Risk and Return Flashcards
What is the equation for Monetary returns (given P and Div)?
P(t+1)-P(t)+Div(t+1)
or
P(t)-P(t-1)+Div(t)
What is the equation for percentage returns?
(P(t+1)-P(t)+Div(t+1))/P(t)
How do we calculate Expected Return (no probabilities)?
It’s the mean of all returns
How do we calculate variance (no probabilities)?
Var=1/T-1[(r₁-r^)²+(r₂-r^)²+….]
How do we calculate expected return given probabilities?
E(r)=∑(p(i)r(i) + p(j)r(j)….)
How do we calculate variance given probabilities?

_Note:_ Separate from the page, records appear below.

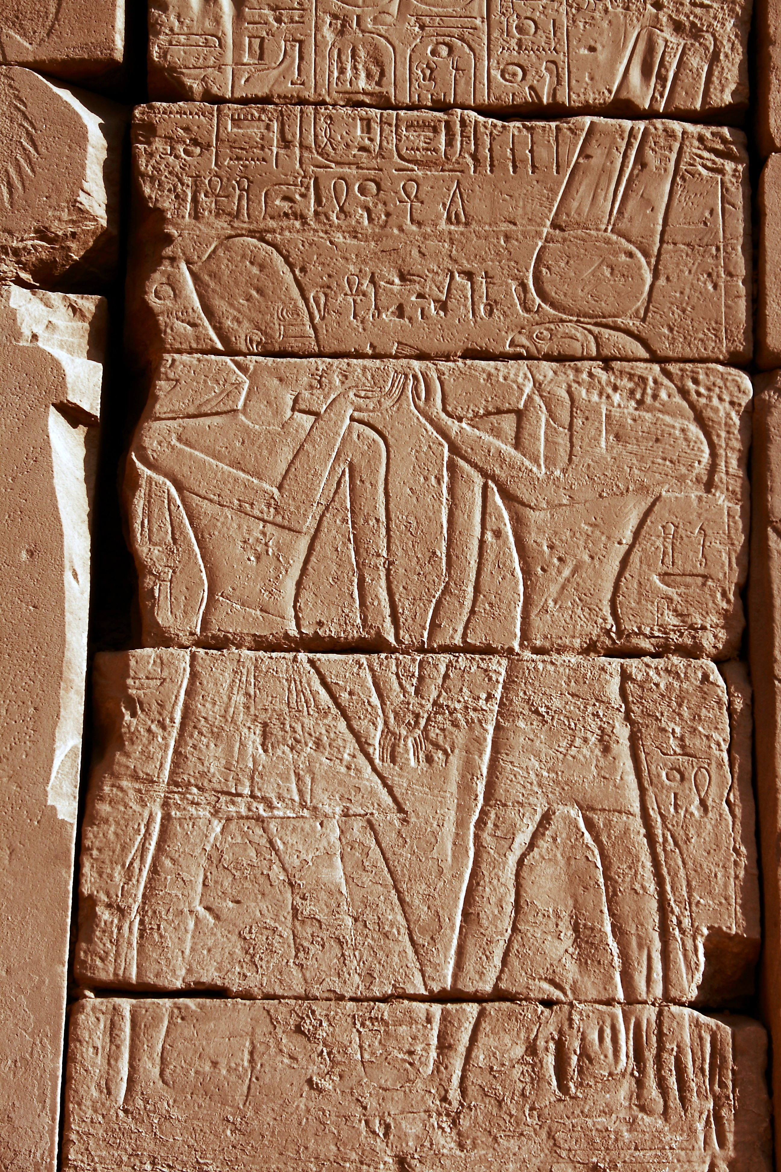 Karnak_temple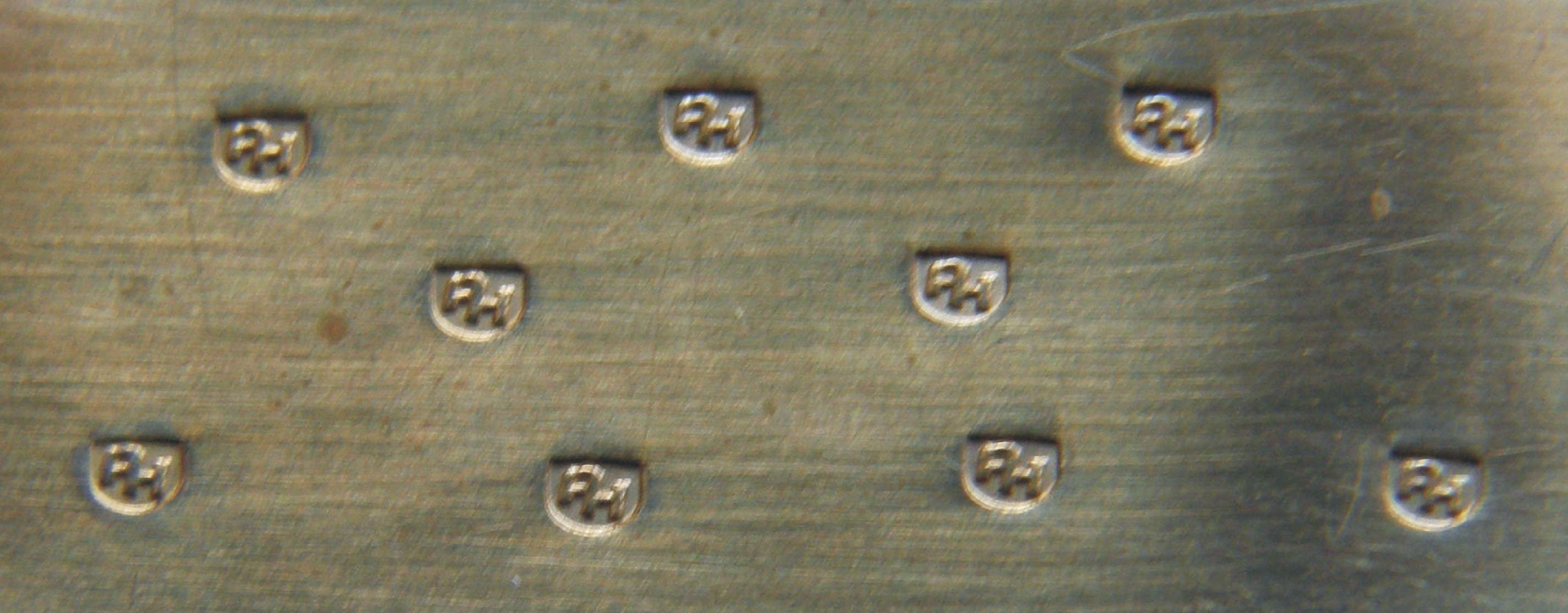 Wzór znaku złotnika na mosiężnej płytce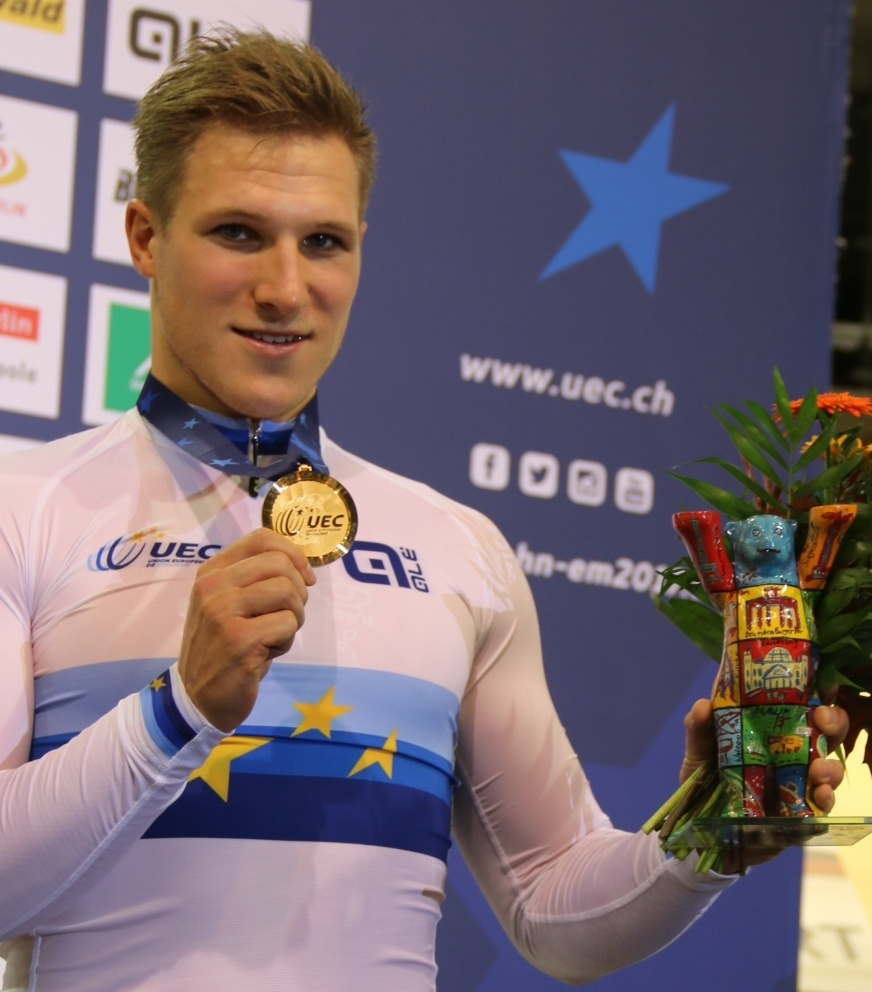 Jeffrey Hoogland, niederländischer Radsport - Europameister im Zeitfahren

Var=P₁*(r₁-r^)² + P₂(r₂-r^)²….
REMEMBER TO SQUARE THE DIFFERENCES OF THE OBSERVED AND EXPECTED VALUES
How do we calculate Covariance?
Cov(r₁,r₂)=∑[p(e)[r₁(e)-r^][r₂(e)-r^]+….]
where
p(e) is the probability of economic state, e, occurring
r₁(e) is the return of stock 1 in economic state, e
r₂(e) is the return of stock 2 in economic state, e
How do we calculate correlation?
corr(r₁,r₂)=Cov(r₁,r₂)/σ₁σ₂
How do we reduce risk?
Through portfolio diversification
What is more concerning, systematic or firm specific risk?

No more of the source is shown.